| WORK REQUEST |
Please write the listing below out again exactly, leaving every picture behind.

| GIVEN DATA |
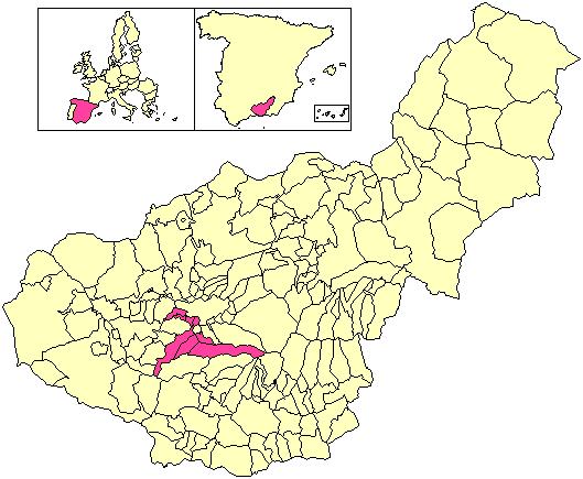 Situación de la Mancomunidad de Municipios de la Vega Alta respecto a la provincia de Granada, en España.
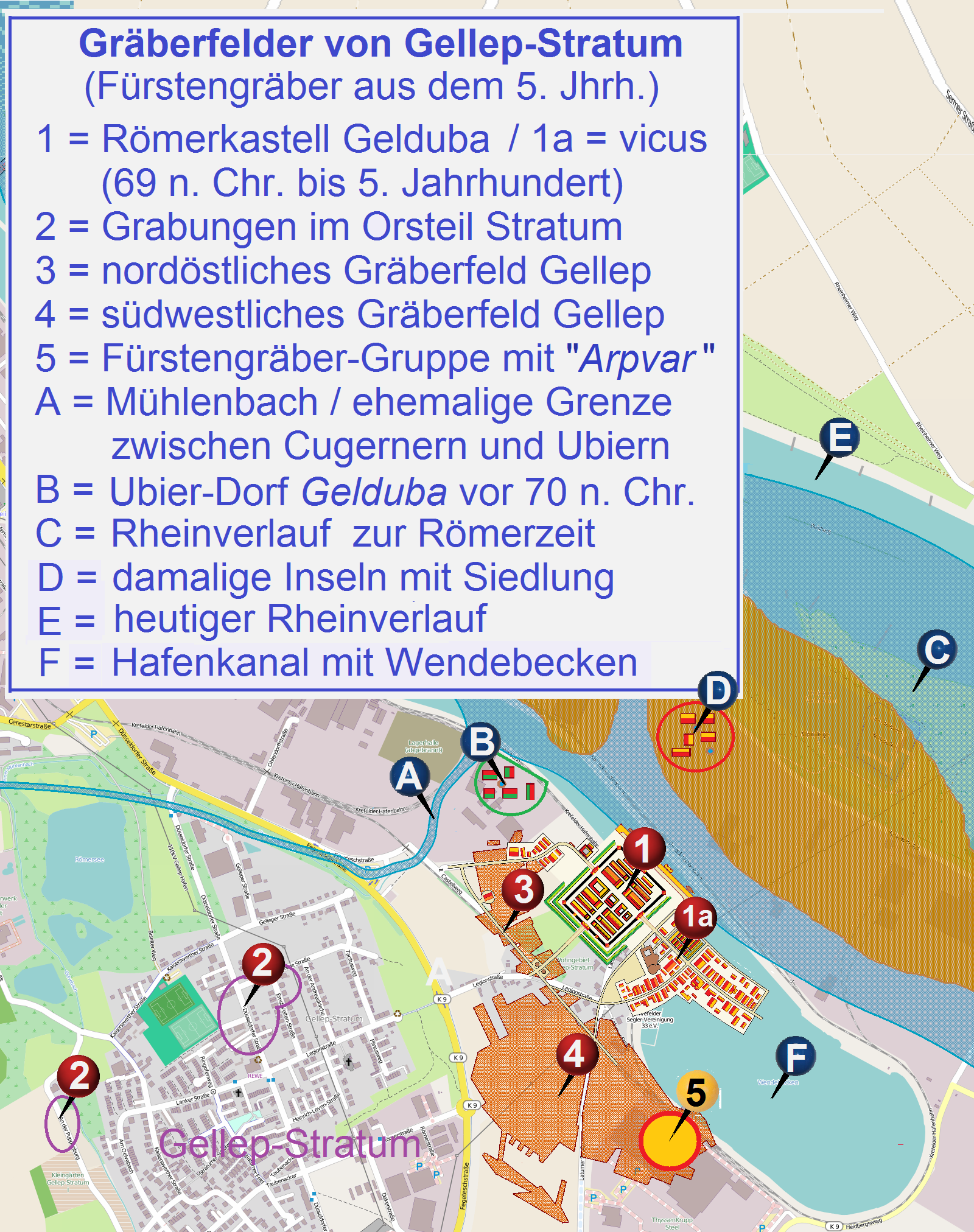 Graeberfelder Krefeld-Gellep Frankenzeit This map of Graeberfelder bei Gellep-Stratum, Fürstengraeberfeld mit Arpvar was created from OpenStreetMap project data, collected by the community. This map may be incomplete, and may contain errors. Don't rely solely on it for navigation.
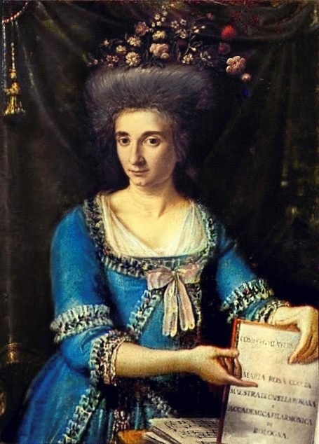 Maria Rosa Coccia, maestra di capella romana and Accademica Filarmonica di Bologna
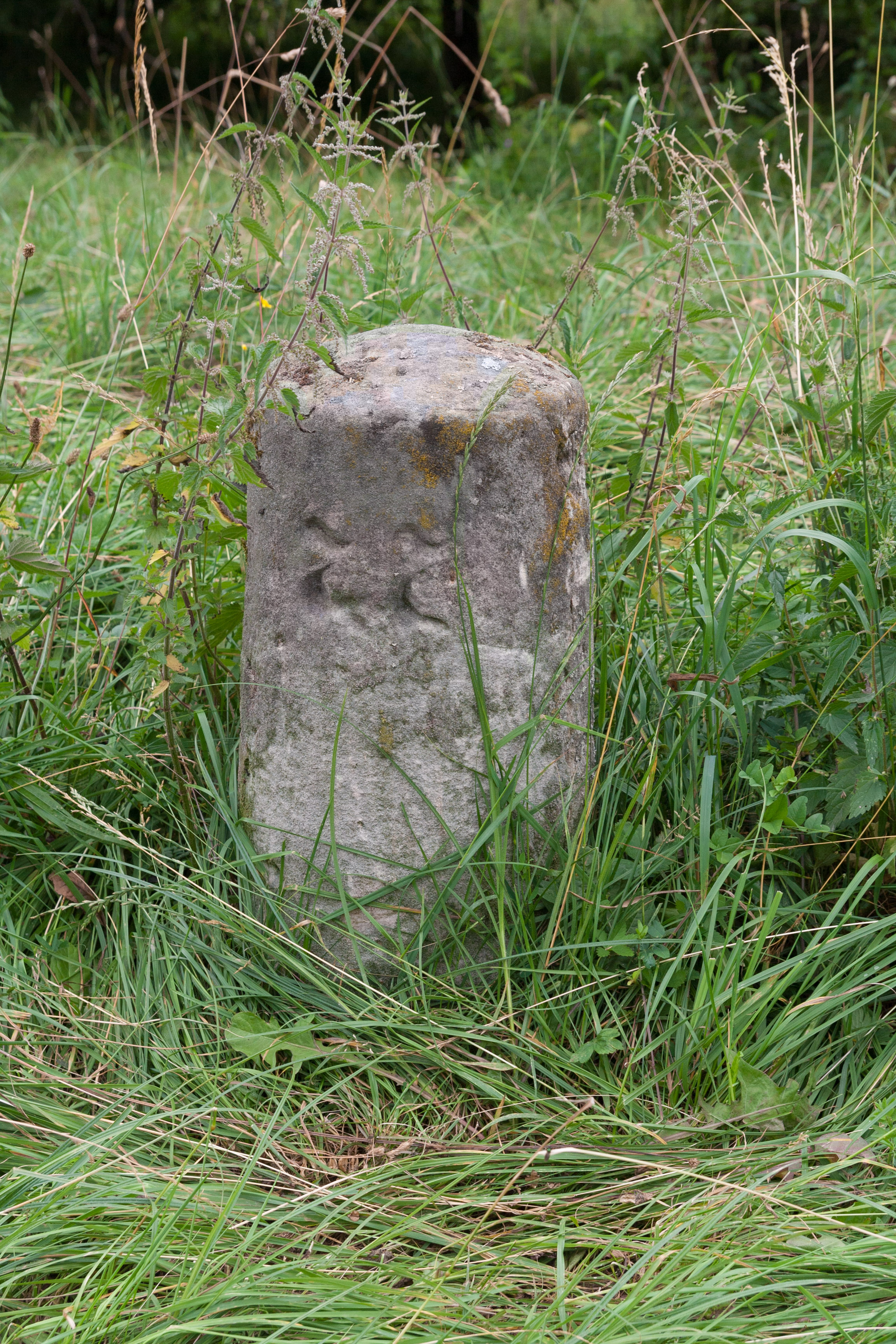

| TASK SOLUTION |
 Situación de la Mancomunidad de Municipios de la Vega Alta respecto a la provincia de Granada, en España.
 Graeberfelder Krefeld-Gellep Frankenzeit This map of Graeberfelder bei Gellep-Stratum, Fürstengraeberfeld mit Arpvar was created from OpenStreetMap project data, collected by the community. This map may be incomplete, and may contain errors. Don't rely solely on it for navigation.
 Maria Rosa Coccia, maestra di capella romana and Accademica Filarmonica di Bologna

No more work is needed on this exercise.